🤖 AI Summary
Micro- and nano-drones face severe constraints in computational capability and power consumption, hindering deployment of high-accuracy visual-inertial odometry (VIO).
Method: This work proposes a lightweight, efficient downward-looking VIO system tailored for the RISC-V ultra-low-power SoC GAP9. It fuses SuperPoint, ORB, and PX4FLOW for feature extraction and tracking, incorporates rigid-body motion constraints to enhance planar pose estimation accuracy, and achieves hardware co-optimization via model quantization, computation graph optimization, and RISC-V parallel instruction scheduling.
Contribution/Results: To our knowledge, this is the first real-time VIO implementation on GAP9. The optimized ORB tracker reduces RMSE by an average factor of 3.65; PX4FLOW achieves ORB-level accuracy at translational velocities below 24 pixels/frame while exhibiting lower latency. This work bridges the practical gap between high-precision VIO algorithms and microcontroller-class hardware.
📝 Abstract
Visual Inertial Odometry (VIO) is a widely used computer vision method that determines an agent's movement through a camera and an IMU sensor.
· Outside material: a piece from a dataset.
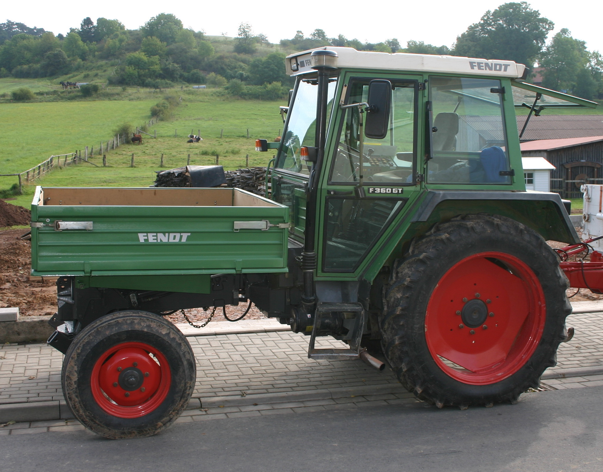 Fendt GT F360GT
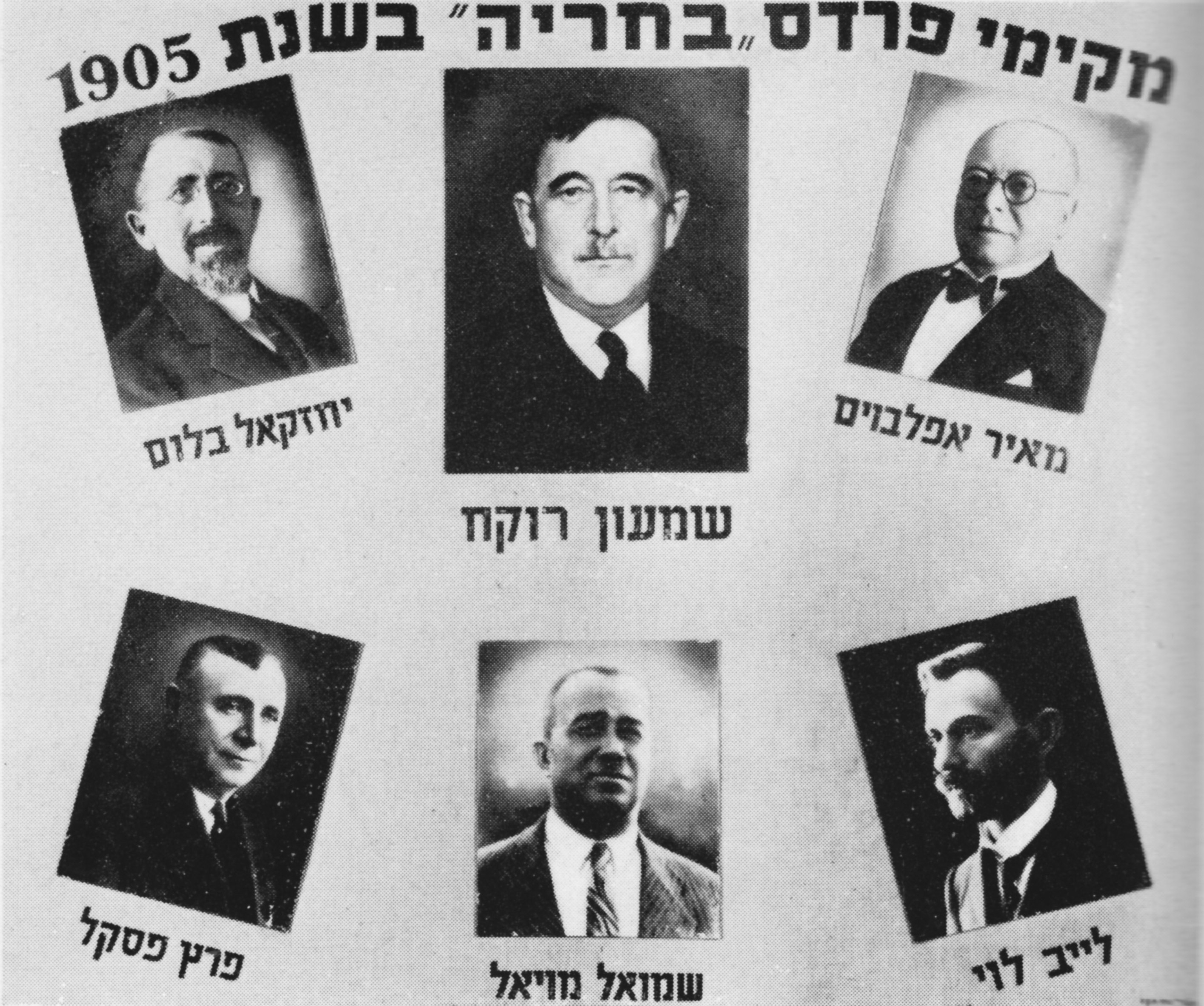 מקימי פרדס "בחריה"

This paper presents an efficient and accurate VIO pipeline optimized for applications on micro- and nano-UAVs. The proposed design incorporates state-of-the-art feature detection and tracking methods (SuperPoint, PX4FLOW, ORB), all optimized and quantized for emerging RISC-V-based ultra-low-power parallel systems on chips (SoCs). Furthermore, by employing a rigid body motion model, the pipeline reduces estimation errors and achieves improved accuracy in planar motion scenarios. The pipeline's suitability for real-time VIO is assessed on an ultra-low-power SoC in terms of compute requirements and tracking accuracy after quantization. The pipeline, including the three feature tracking methods, was implemented on the SoC for real-world validation. This design bridges the gap between high-accuracy VIO pipelines that are traditionally run on computationally powerful systems and lightweight implementations suitable for microcontrollers. The optimized pipeline on the GAP9 low-power SoC demonstrates an average reduction in RMSE of up to a factor of 3.65x over the baseline pipeline when using the ORB feature tracker. The analysis of the computational complexity of the feature trackers further shows that PX4FLOW achieves on-par tracking accuracy with ORB at a lower runtime for movement speeds below 24 pixels/frame.